Well, for one thing, our inability to stop bankruptcy reform made me realize the limits of research. The financial industry and other corporations had spent millions on lobbying and campaign donations to gin up a majority in Congress, and many of my fellow advocates walked away convinced that big money in politics was the reason we couldn’t have nice things. And I couldn’t disagree—of course money had influenced the outcome.
But I’ll never forget something that happened on the last day I spent at the Capitol presenting Demos’s debt research to members of Congress. I was walking down the marble hallway of the Russell Senate Office Building in my new “professional” shoes—I was twenty-five years old—when I stopped to adjust them because they kept slipping off. When I bent down, I was near the door of a Senate office; I honestly can’t remember if it belonged to a Republican or a Democrat. I heard the bombastic voice of a man going on about the deadbeats who had babies with multiple women and then declared bankruptcy to dodge the child support, using the government to avoid personal responsibility. There was something in the senator’s invective that made my heart rate speed up. I stood and kept moving, my mind racing. Had we advocates entirely missed something about the fight we were in? We had been thinking of it as a class issue (with racial disparities, of course), but was it possible that, at least for some of the folks on the other side of the issue, coded racial stereotypes were a more central player in the drama than we knew?

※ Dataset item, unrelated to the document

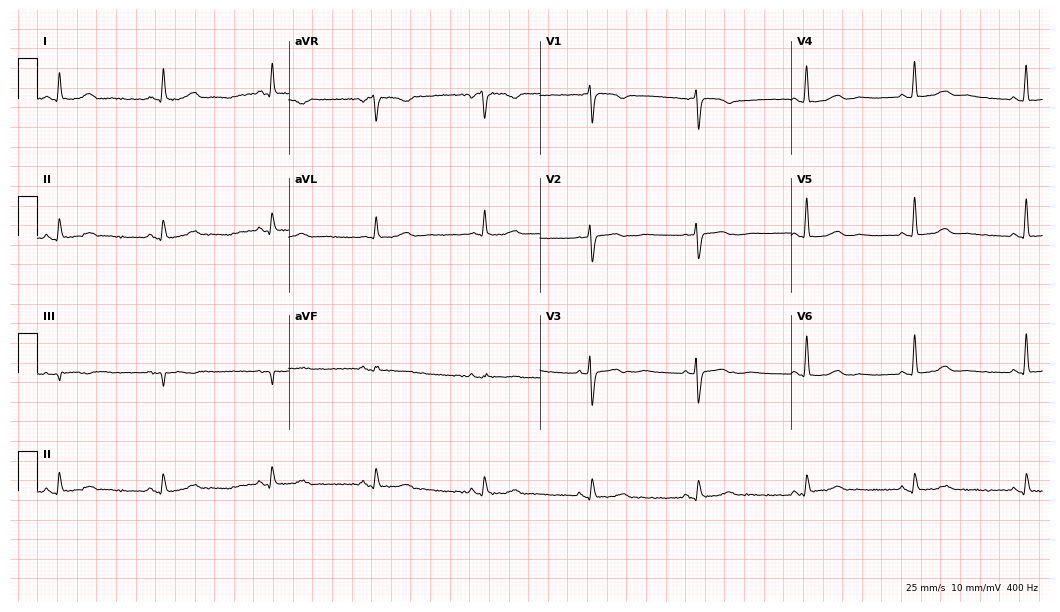
Standard 12-lead ECG recorded from a female, 72 years old (10.2-second recording at 400 Hz). Read as a normal ECG.

I left Capitol Hill, watching the rush hour crush of mostly white people in suits and sneakers heading home after a day’s work in the halls of power, and felt stupid. Of course, it’s not as if the credit card companies had made racial stereotypes an explicit part of their communications strategy on bankruptcy reform. But I’d had my political coming-of-age in the mid-1990s, when the drama of the day was “ending welfare as we know it,” words that helped Bill Clinton hold on to the (white) political center by scapegoating (Black) single mothers for not taking “personal responsibility” to escape poverty. There was nothing explicit or conclusive about what I’d overheard, but perhaps the bankruptcy reform fight—also, like welfare, about the de-servingness and character of people with little money—was playing out in that same racialized theater, for at least one decision maker and likely more.
I felt frustrated with myself for being caught flat-footed (literally, shoe in hand!) and missing a potential strategic vulnerability of the campaign. I’d learned about research and advocacy and lobbying in the predominantly white world of nonprofit think tanks, but how could I have forgotten the first lessons I’d ever learned as a Black person in America, about what they see when they see us? About how quick so many white people could be to assume the worst of us . . . to believe that we wanted to cheat at a game they were winning fair and square? I hadn’t even thought to ask the question about this seemingly nonracial financial issue, but had racism helped defeat us?